Authors: M. Baratieri, M. Beccali, S. Corradino, B. Di Pietra, C. La Grassa, F. Monteleone, G. Morosinotto, G. Puglisi

Abstract:

The energy renovation of existing buildings represents an important opportunity to increase the decarbonization and the sustainability of urban environments. In this context, the work carried out has the objective of demonstrating the technical and economic feasibility of an energy renovate of a public building destined for offices located on the island of Lampedusa in the Mediterranean Sea. By applying the Italian transpositions of European Directives 2010/31/EU and 2009/28/EC, the building has been renovated from the current energy requirements of 111.7 kWh/m² to 16.4 kWh/m². The result achieved classifies the building as nZEB (nearly Zero Energy Building) according to the Italian national definition.
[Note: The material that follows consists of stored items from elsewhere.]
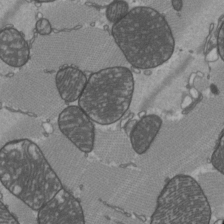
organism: C57BL Mouse
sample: Heart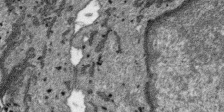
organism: Human
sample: Lung epithelial cells, uninfected (mock) control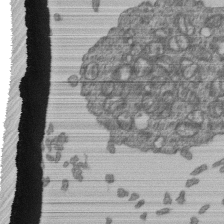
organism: Human
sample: Retinal organoid Rod and Cone cells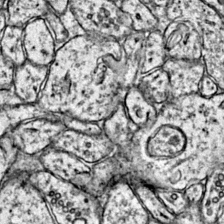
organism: Mouse
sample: Primary visual cortex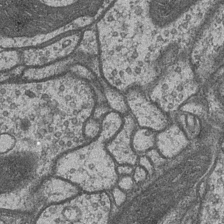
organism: Drosophila
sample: Optic medulla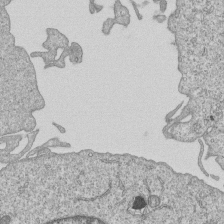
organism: Human
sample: MDA-MB-231 cells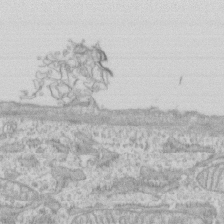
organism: Human
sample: CRL-1474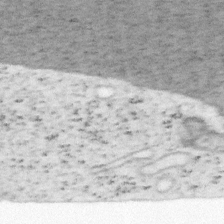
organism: Mouse
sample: OT-I killer T cells with ID8 ovarian cancer cells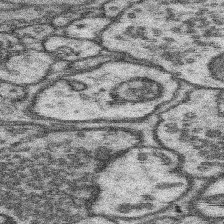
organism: Mouse
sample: Somatosensory cortex neuropil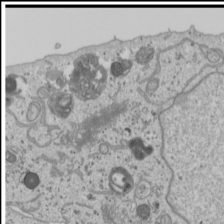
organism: Human
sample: Mitochondria in U2OS cells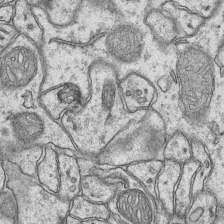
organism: Mouse
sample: CA1 Hippocampus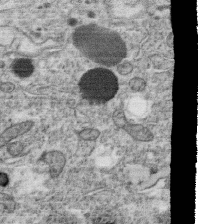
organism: C. elegans
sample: C. elegans oocyte; sperm cells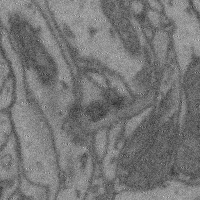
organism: Mouse
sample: Cerebral cortex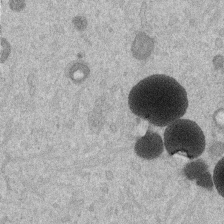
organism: Mouse
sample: Dividing mouse embryo 1 cell stage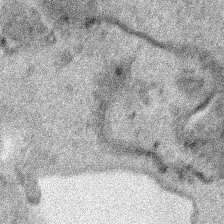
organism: Human
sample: Mitochondria in HCT116 cells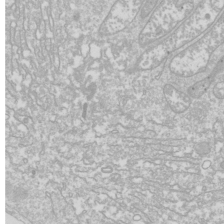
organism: Drosophila
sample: Cell division; meiosis; drosophila spermatocytes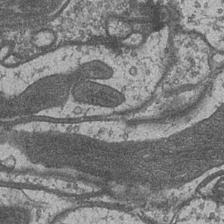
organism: Drosophila
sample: Optic medulla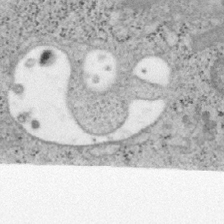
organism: Mouse
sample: OT-I killer T cells with ID8 ovarian cancer cells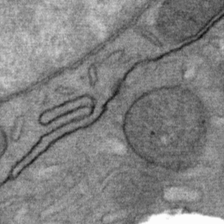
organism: Mouse
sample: Mouse Salivary gland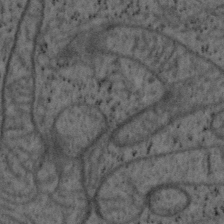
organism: Human
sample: HeLa cells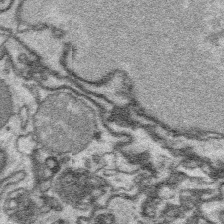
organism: Platynereis dumerilii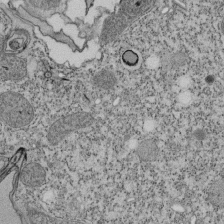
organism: Tetrahymena
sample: Cilia in tetrahymena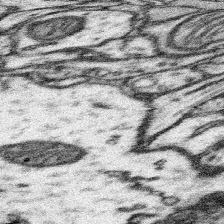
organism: Mouse
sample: Somatosensory cortex neuropil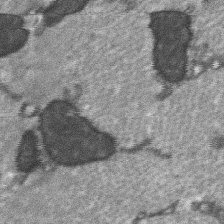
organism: C57BL Mouse
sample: Soleus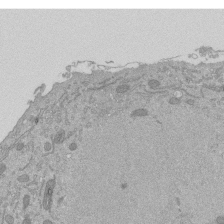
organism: Mouse
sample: ED-1 cell nuclei; centrioles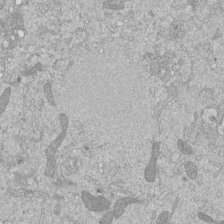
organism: Mouse
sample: ED-1 cell nuclei; centrioles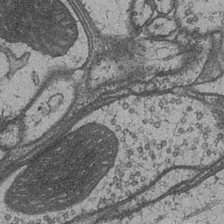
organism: Drosophila
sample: Optic medulla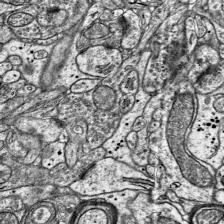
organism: Mouse
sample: Visual Cortex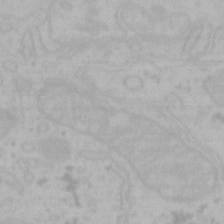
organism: Mouse
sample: Choroid plexus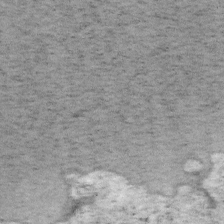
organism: Mouse
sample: OT-I killer T cells with ID8 ovarian cancer cells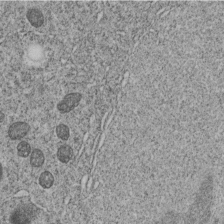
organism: C. elegans
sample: C. elegans embryo early stage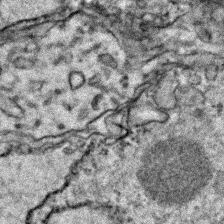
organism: Zebrafish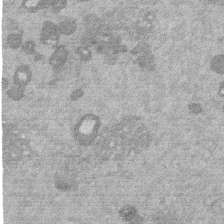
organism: Mouse
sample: Dividing mouse embryo 1 cell stage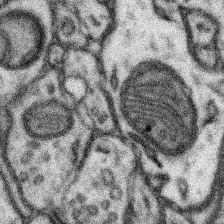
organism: Mouse
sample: Somatosensory cortex neuropil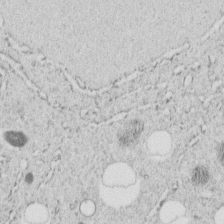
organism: C. elegans
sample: C. elegans embryo early stage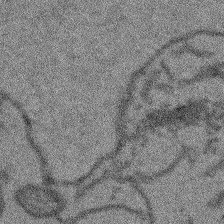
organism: Arabidopsis thaliana
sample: Root tip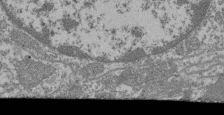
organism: Mouse
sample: Glomerulus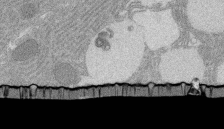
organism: Rat
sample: Salivary granule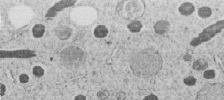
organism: C. elegans
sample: C. elegans embryo early stage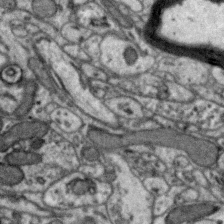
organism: Zebra finch
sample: Brain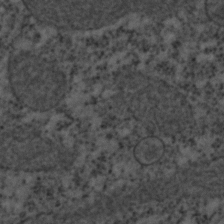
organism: C. elegans
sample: C. elegans embryo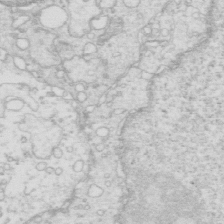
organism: Mouse
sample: Multiciliated cells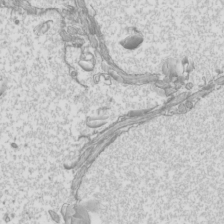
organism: Mouse
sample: Cilia; mouse epididymis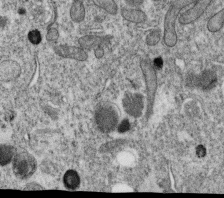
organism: C. elegans
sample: C. elegans oocyte; sperm cells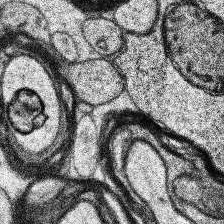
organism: Human
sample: Temporal Lobe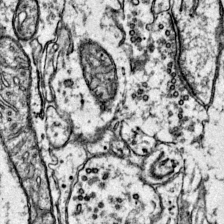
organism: Mouse
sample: Primary visual cortex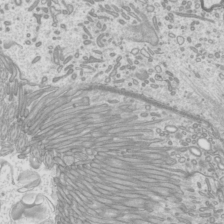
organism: Mouse
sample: Cilia; mouse epididymis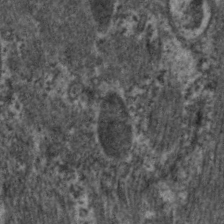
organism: C. elegans
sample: Pharynx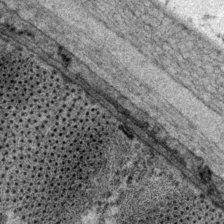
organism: P. pacificus
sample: Pharynx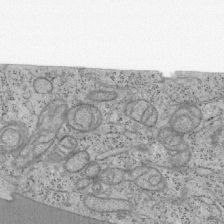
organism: Human
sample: HeLa cells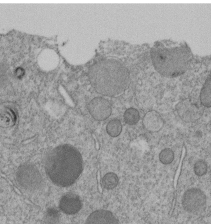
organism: C. elegans
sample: C. elegans embryo early stage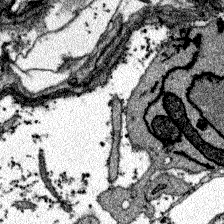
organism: Zebrafish
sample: Larval olfactory bulb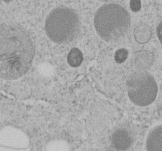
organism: C. elegans
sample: C. elegans embryo early stage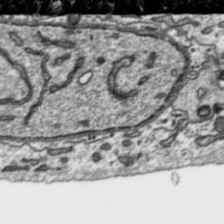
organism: Toxoplasma gondii
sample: Parasites in a vacuole inside a host cell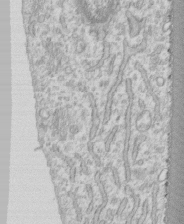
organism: Human
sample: CRL-1474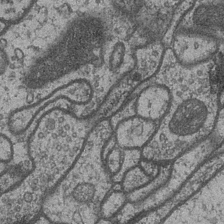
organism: Drosophila
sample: Optic medulla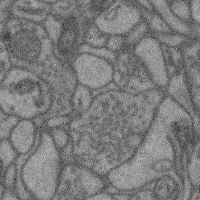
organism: Mouse
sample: Cerebral cortex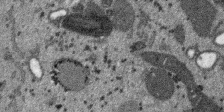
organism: Human
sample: Lung epithelial cells infected with SARS-CoV-2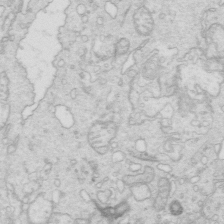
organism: Mouse
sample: Multiciliated cells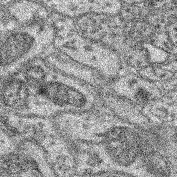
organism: Mouse
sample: Retina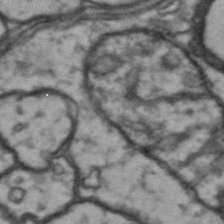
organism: Drosophila
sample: Brain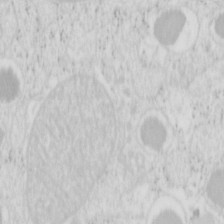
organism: Mouse
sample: Pancreas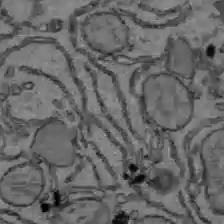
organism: C57BL Mouse
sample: Liver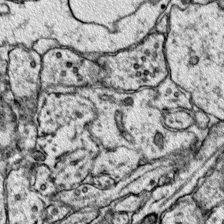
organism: Mouse
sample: Primary visual cortex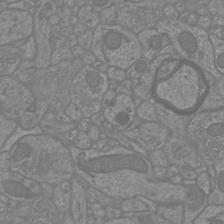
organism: Mouse
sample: Cortical neurons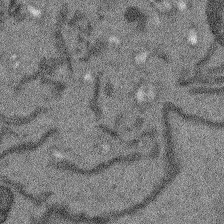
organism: Arabidopsis thaliana
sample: Root tip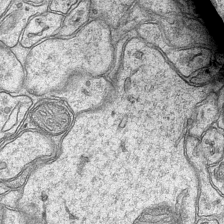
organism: Mouse
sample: CA1 Hippocampus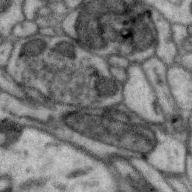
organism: Zebra finch
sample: Brain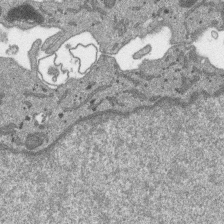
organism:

The analysis was carried out using in parallel a quasi-stationary software, normally used in the professional field, and a dynamic simulation model often used in the academic world. The proposed interventions cover the components of the building’s envelope, the heating-cooling system and the supply of energy from renewable sources. In these latter points, the analysis has focused more on assessing two aspects that affect the supply of renewable energy. The first concerns the use of advanced logic control systems for air conditioning units in order to increase photovoltaic self-consumption. With these adjustments, a considerable increase in photovoltaic self-consumption and a decrease in the electricity exported to the Island's electricity grid have been obtained. The second point concerned the evaluation of the building's energy classification considering the real efficiency of the heating-cooling plant. Normally the energy plants have lower operational efficiency than the designed one due to multiple reasons; the decrease in the energy classification of the building for this factor has been quantified. This study represents an important example for the evaluation of the best interventions for the energy renovation of buildings in the Mediterranean Climate and a good description of the correct methodology to evaluate the resulting improvements.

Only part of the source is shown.